2.3 Non-definite sources pollution

Sources that cause problems that are difficult to control and unknown sources of pollution prepare more nutrients resulting from the modification that humans make in nature such as deforestation, agriculture, industrial and urban development. These sources supply fresh water with low concentrations of nutrients, but it is difficult to control because they are transferred to water bodies from the vast surrounding lands. The preparation of these sources increases in the heavy rainy season, which leads to erosion in the surface of the soil and then filtering of these nutrients from the soil to the aquatic organisms. Man directly and indirectly affects the occurrence of the phenomenon of food enrichment from several aspects, in addition to the industrial, household and agricultural waste it raises. There are many sources of pollutants affecting the Tigris River, including human pollutants, industrial pollutants, agricultural pollutants, and pollutants resulting from groundwater, and thus affected the physical, chemical and biological characteristics, which can be broadly classified into:

  1. Pollutants affecting the physical properties: Some toxic pollutants lead to a change in the color, turbidity, taste or temperature of the water.
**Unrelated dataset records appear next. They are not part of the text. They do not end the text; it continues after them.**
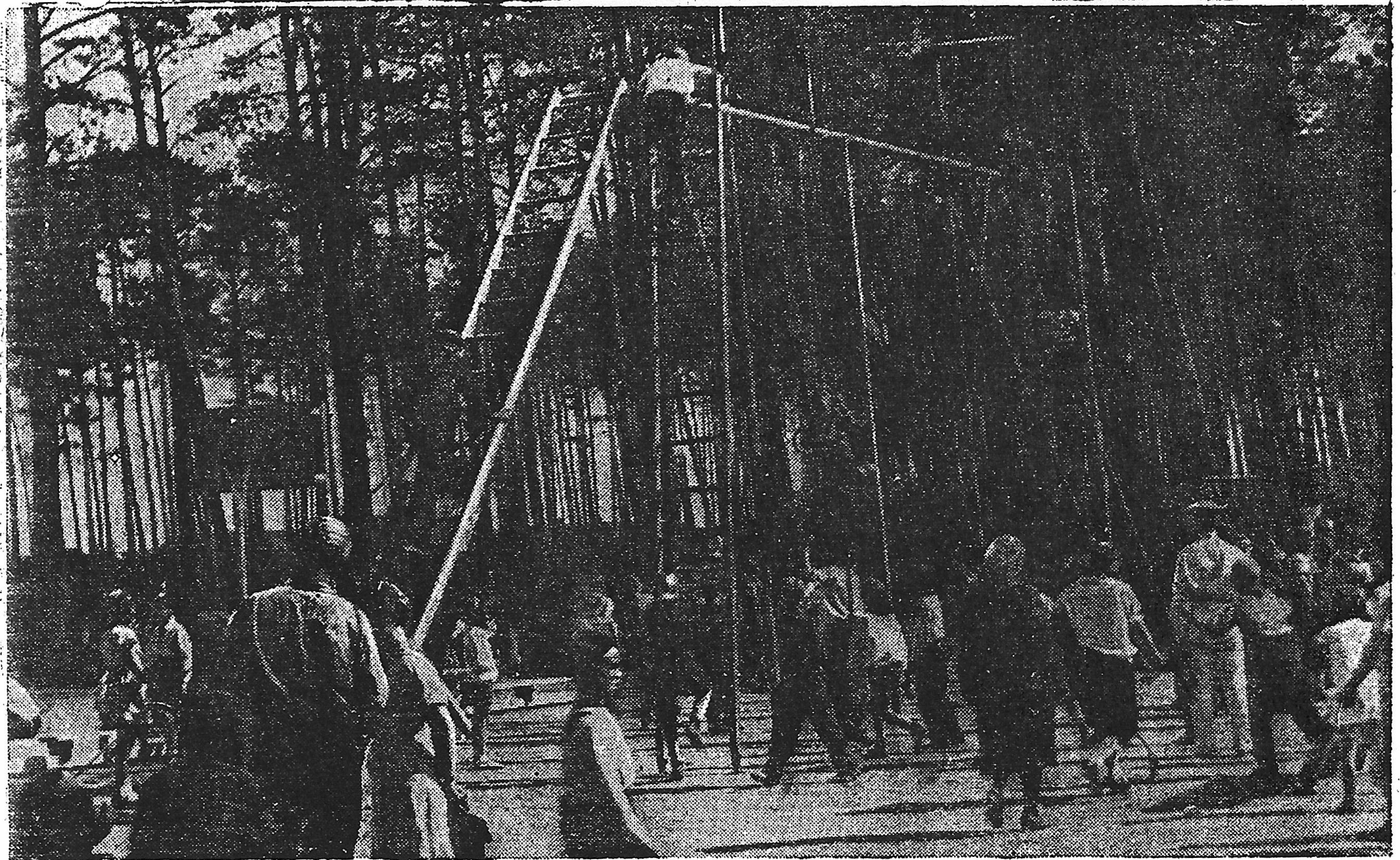 Физкультурный городок детского парка Ленинградского района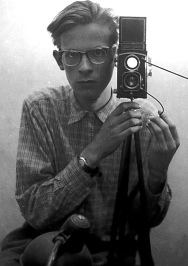 Diese noch undatierte Aufnahme aus dem Nachlass des Fotografen Jochen Mellin zeigt den Jugendlichen und späteren Fotojournalisten während eines Selbstbildnisses mit der von seinem Vater geschenkten zweiäugigen Spiegelreflex-Kamera Rolleiflex. Das Digitalisat wurde am 27. Juni 2017 erstmals vom Bildarchiv der Region Hannover (Signatur ARH NL Mellin) der Öffentlichkeit mit der Lizenz CC BY-SA 3.0 zur Verfügung gestellt ...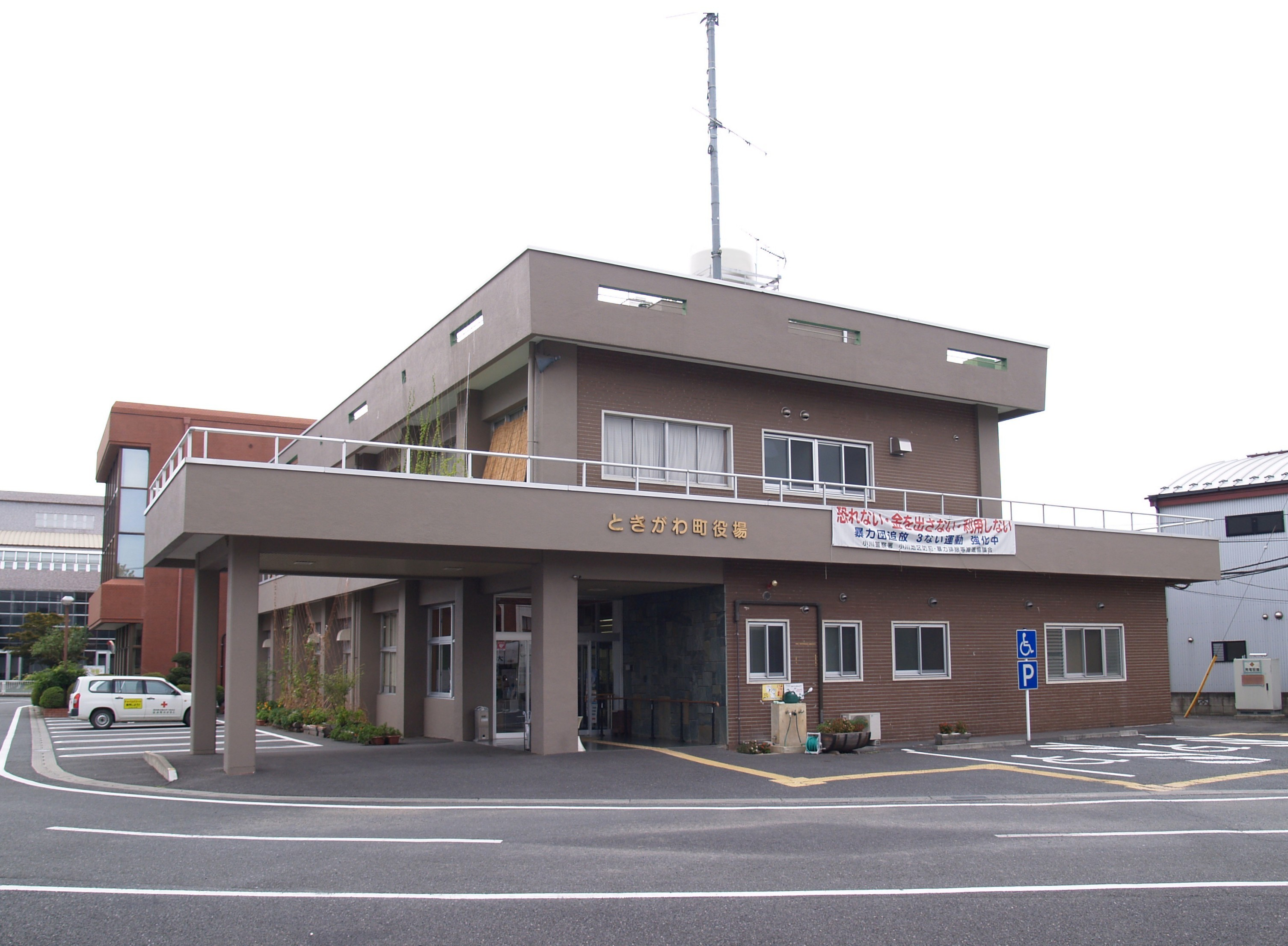 ときがわ町役場

  2. Pollutants affecting chemical properties: They represent organic and inorganic substances that make water toxic and dangerous and affect public health and aquatic life through their impact on the pH value or the water content of salts and minerals.

  3. Pollutants affecting biological properties:Pollutants that affect aquatic organisms in general, including microorganisms that have an impact on human health (bacteria and viruses). These pollutants also play a major role in the phenomenon of eutrophication of some algae and aquatic plants.

2.4 Cyanobacterial toxins

Cyanobacteria create a variety of toxic secondary metabolites that are detrimental to a variety of other organisms. Scientists feel that these pollutants are currently posing a serious threat to society’s health in numerous parts of the world. The toxins produced by cyanobacteria and the species that produce them are listed in Table 1. Toxins produced by cyanobacteria are divided into two categories: cytotoxins and biotoxins [7]. The varieties of algal toxins produced by various blue-green algae, as well as their impacts, are listed in Table 1.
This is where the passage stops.